## Data for the task
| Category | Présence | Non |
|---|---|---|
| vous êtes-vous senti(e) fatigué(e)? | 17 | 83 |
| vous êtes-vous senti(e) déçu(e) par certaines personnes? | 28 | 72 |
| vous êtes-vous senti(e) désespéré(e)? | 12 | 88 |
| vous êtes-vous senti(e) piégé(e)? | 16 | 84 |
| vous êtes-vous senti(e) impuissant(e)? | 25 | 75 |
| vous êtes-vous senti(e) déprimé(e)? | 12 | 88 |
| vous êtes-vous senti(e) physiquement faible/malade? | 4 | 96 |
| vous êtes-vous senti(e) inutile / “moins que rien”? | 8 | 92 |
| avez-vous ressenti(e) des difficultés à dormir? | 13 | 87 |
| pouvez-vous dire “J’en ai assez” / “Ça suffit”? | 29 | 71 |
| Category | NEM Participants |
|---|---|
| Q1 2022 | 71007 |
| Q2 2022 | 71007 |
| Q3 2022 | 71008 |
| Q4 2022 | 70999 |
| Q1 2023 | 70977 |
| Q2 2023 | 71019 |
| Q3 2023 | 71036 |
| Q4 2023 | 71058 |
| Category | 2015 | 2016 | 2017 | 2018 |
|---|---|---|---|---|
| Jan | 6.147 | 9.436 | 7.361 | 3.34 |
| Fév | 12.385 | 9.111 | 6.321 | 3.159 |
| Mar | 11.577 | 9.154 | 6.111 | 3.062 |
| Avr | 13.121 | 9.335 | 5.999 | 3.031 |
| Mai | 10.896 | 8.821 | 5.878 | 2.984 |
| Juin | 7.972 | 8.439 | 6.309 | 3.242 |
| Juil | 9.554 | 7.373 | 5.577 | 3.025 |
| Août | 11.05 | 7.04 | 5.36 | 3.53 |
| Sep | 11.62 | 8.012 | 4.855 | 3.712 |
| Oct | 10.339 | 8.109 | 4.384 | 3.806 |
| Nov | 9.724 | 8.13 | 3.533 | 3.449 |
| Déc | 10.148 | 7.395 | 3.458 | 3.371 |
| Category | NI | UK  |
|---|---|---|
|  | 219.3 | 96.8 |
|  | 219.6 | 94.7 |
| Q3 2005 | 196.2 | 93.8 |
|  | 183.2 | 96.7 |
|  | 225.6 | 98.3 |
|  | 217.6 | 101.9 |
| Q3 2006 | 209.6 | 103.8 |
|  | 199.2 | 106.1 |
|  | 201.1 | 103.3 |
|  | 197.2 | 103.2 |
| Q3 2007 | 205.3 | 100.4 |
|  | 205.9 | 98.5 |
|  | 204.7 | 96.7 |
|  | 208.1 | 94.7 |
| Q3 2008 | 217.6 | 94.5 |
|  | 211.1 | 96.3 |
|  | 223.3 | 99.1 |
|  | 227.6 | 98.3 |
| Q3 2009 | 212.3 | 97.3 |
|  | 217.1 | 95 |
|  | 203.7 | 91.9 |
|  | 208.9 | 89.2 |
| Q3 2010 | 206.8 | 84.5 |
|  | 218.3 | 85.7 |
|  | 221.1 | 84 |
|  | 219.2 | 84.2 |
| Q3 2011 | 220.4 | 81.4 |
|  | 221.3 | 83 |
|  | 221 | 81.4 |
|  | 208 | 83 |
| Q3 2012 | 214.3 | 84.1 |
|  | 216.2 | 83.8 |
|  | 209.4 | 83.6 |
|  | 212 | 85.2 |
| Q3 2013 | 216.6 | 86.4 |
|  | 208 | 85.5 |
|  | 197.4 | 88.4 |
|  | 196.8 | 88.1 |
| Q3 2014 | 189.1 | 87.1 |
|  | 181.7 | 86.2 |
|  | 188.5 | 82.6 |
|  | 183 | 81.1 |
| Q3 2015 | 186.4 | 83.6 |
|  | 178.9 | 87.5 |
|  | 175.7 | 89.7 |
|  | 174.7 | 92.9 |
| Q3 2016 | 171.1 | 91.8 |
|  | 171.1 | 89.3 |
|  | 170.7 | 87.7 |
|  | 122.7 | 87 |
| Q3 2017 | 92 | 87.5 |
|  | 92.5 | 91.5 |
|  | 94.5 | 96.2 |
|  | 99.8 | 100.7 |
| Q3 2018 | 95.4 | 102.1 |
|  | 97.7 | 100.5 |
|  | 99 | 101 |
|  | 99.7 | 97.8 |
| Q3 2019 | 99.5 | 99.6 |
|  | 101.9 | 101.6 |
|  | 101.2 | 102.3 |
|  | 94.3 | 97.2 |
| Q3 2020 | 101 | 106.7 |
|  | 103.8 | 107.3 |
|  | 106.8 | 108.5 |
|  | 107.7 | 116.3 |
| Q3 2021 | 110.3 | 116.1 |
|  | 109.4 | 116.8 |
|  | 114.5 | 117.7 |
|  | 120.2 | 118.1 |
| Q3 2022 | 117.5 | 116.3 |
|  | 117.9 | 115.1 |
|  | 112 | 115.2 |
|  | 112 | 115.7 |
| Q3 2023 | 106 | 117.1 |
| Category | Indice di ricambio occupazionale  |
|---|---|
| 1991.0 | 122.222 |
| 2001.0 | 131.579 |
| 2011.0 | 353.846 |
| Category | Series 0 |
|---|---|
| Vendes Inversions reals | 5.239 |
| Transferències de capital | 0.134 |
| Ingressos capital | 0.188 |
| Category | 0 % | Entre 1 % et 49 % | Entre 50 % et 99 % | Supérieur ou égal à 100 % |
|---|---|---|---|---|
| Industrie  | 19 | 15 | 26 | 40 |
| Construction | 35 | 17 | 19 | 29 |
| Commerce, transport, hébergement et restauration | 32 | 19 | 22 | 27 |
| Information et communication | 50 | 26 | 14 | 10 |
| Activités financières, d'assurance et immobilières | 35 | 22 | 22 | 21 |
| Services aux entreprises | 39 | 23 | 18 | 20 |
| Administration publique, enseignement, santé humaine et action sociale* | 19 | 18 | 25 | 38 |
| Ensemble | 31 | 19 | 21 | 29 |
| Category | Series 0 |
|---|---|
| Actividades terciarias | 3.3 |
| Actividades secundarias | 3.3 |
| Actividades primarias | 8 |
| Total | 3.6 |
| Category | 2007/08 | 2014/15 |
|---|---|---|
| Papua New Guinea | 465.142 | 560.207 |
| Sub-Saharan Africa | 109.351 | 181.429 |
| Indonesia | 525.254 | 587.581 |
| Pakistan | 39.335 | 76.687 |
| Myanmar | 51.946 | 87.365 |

## Directions
Give back all the records above exactly. Keep every word.

## Written solution
| Category | Présence | Non |
|---|---|---|
| vous êtes-vous senti(e) fatigué(e)? | 17 | 83 |
| vous êtes-vous senti(e) déçu(e) par certaines personnes? | 28 | 72 |
| vous êtes-vous senti(e) désespéré(e)? | 12 | 88 |
| vous êtes-vous senti(e) piégé(e)? | 16 | 84 |
| vous êtes-vous senti(e) impuissant(e)? | 25 | 75 |
| vous êtes-vous senti(e) déprimé(e)? | 12 | 88 |
| vous êtes-vous senti(e) physiquement faible/malade? | 4 | 96 |
| vous êtes-vous senti(e) inutile / “moins que rien”? | 8 | 92 |
| avez-vous ressenti(e) des difficultés à dormir? | 13 | 87 |
| pouvez-vous dire “J’en ai assez” / “Ça suffit”? | 29 | 71 |
| Category | NEM Participants |
|---|---|
| Q1 2022 | 71007 |
| Q2 2022 | 71007 |
| Q3 2022 | 71008 |
| Q4 2022 | 70999 |
| Q1 2023 | 70977 |
| Q2 2023 | 71019 |
| Q3 2023 | 71036 |
| Q4 2023 | 71058 |
| Category | 2015 | 2016 | 2017 | 2018 |
|---|---|---|---|---|
| Jan | 6.147 | 9.436 | 7.361 | 3.34 |
| Fév | 12.385 | 9.111 | 6.321 | 3.159 |
| Mar | 11.577 | 9.154 | 6.111 | 3.062 |
| Avr | 13.121 | 9.335 | 5.999 | 3.031 |
| Mai | 10.896 | 8.821 | 5.878 | 2.984 |
| Juin | 7.972 | 8.439 | 6.309 | 3.242 |
| Juil | 9.554 | 7.373 | 5.577 | 3.025 |
| Août | 11.05 | 7.04 | 5.36 | 3.53 |
| Sep | 11.62 | 8.012 | 4.855 | 3.712 |
| Oct | 10.339 | 8.109 | 4.384 | 3.806 |
| Nov | 9.724 | 8.13 | 3.533 | 3.449 |
| Déc | 10.148 | 7.395 | 3.458 | 3.371 |
| Category | NI | UK  |
|---|---|---|
|  | 219.3 | 96.8 |
|  | 219.6 | 94.7 |
| Q3 2005 | 196.2 | 93.8 |
|  | 183.2 | 96.7 |
|  | 225.6 | 98.3 |
|  | 217.6 | 101.9 |
| Q3 2006 | 209.6 | 103.8 |
|  | 199.2 | 106.1 |
|  | 201.1 | 103.3 |
|  | 197.2 | 103.2 |
| Q3 2007 | 205.3 | 100.4 |
|  | 205.9 | 98.5 |
|  | 204.7 | 96.7 |
|  | 208.1 | 94.7 |
| Q3 2008 | 217.6 | 94.5 |
|  | 211.1 | 96.3 |
|  | 223.3 | 99.1 |
|  | 227.6 | 98.3 |
| Q3 2009 | 212.3 | 97.3 |
|  | 217.1 | 95 |
|  | 203.7 | 91.9 |
|  | 208.9 | 89.2 |
| Q3 2010 | 206.8 | 84.5 |
|  | 218.3 | 85.7 |
|  | 221.1 | 84 |
|  | 219.2 | 84.2 |
| Q3 2011 | 220.4 | 81.4 |
|  | 221.3 | 83 |
|  | 221 | 81.4 |
|  | 208 | 83 |
| Q3 2012 | 214.3 | 84.1 |
|  | 216.2 | 83.8 |
|  | 209.4 | 83.6 |
|  | 212 | 85.2 |
| Q3 2013 | 216.6 | 86.4 |
|  | 208 | 85.5 |
|  | 197.4 | 88.4 |
|  | 196.8 | 88.1 |
| Q3 2014 | 189.1 | 87.1 |
|  | 181.7 | 86.2 |
|  | 188.5 | 82.6 |
|  | 183 | 81.1 |
| Q3 2015 | 186.4 | 83.6 |
|  | 178.9 | 87.5 |
|  | 175.7 | 89.7 |
|  | 174.7 | 92.9 |
| Q3 2016 | 171.1 | 91.8 |
|  | 171.1 | 89.3 |
|  | 170.7 | 87.7 |
|  | 122.7 | 87 |
| Q3 2017 | 92 | 87.5 |
|  | 92.5 | 91.5 |
|  | 94.5 | 96.2 |
|  | 99.8 | 100.7 |
| Q3 2018 | 95.4 | 102.1 |
|  | 97.7 | 100.5 |
|  | 99 | 101 |
|  | 99.7 | 97.8 |
| Q3 2019 | 99.5 | 99.6 |
|  | 101.9 | 101.6 |
|  | 101.2 | 102.3 |
|  | 94.3 | 97.2 |
| Q3 2020 | 101 | 106.7 |
|  | 103.8 | 107.3 |
|  | 106.8 | 108.5 |
|  | 107.7 | 116.3 |
| Q3 2021 | 110.3 | 116.1 |
|  | 109.4 | 116.8 |
|  | 114.5 | 117.7 |
|  | 120.2 | 118.1 |
| Q3 2022 | 117.5 | 116.3 |
|  | 117.9 | 115.1 |
|  | 112 | 115.2 |
|  | 112 | 115.7 |
| Q3 2023 | 106 | 117.1 |
| Category | Indice di ricambio occupazionale  |
|---|---|
| 1991.0 | 122.222 |
| 2001.0 | 131.579 |
| 2011.0 | 353.846 |
| Category | Series 0 |
|---|---|
| Vendes Inversions reals | 5.239 |
| Transferències de capital | 0.134 |
| Ingressos capital | 0.188 |
| Category | 0 % | Entre 1 % et 49 % | Entre 50 % et 99 % | Supérieur ou égal à 100 % |
|---|---|---|---|---|
| Industrie  | 19 | 15 | 26 | 40 |
| Construction | 35 | 17 | 19 | 29 |
| Commerce, transport, hébergement et restauration | 32 | 19 | 22 | 27 |
| Information et communication | 50 | 26 | 14 | 10 |
| Activités financières, d'assurance et immobilières | 35 | 22 | 22 | 21 |
| Services aux entreprises | 39 | 23 | 18 | 20 |
| Administration publique, enseignement, santé humaine et action sociale* | 19 | 18 | 25 | 38 |
| Ensemble | 31 | 19 | 21 | 29 |
| Category | Series 0 |
|---|---|
| Actividades terciarias | 3.3 |
| Actividades secundarias | 3.3 |
| Actividades primarias | 8 |
| Total | 3.6 |
| Category | 2007/08 | 2014/15 |
|---|---|---|
| Papua New Guinea | 465.142 | 560.207 |
| Sub-Saharan Africa | 109.351 | 181.429 |
| Indonesia | 525.254 | 587.581 |
| Pakistan | 39.335 | 76.687 |
| Myanmar | 51.946 | 87.365 |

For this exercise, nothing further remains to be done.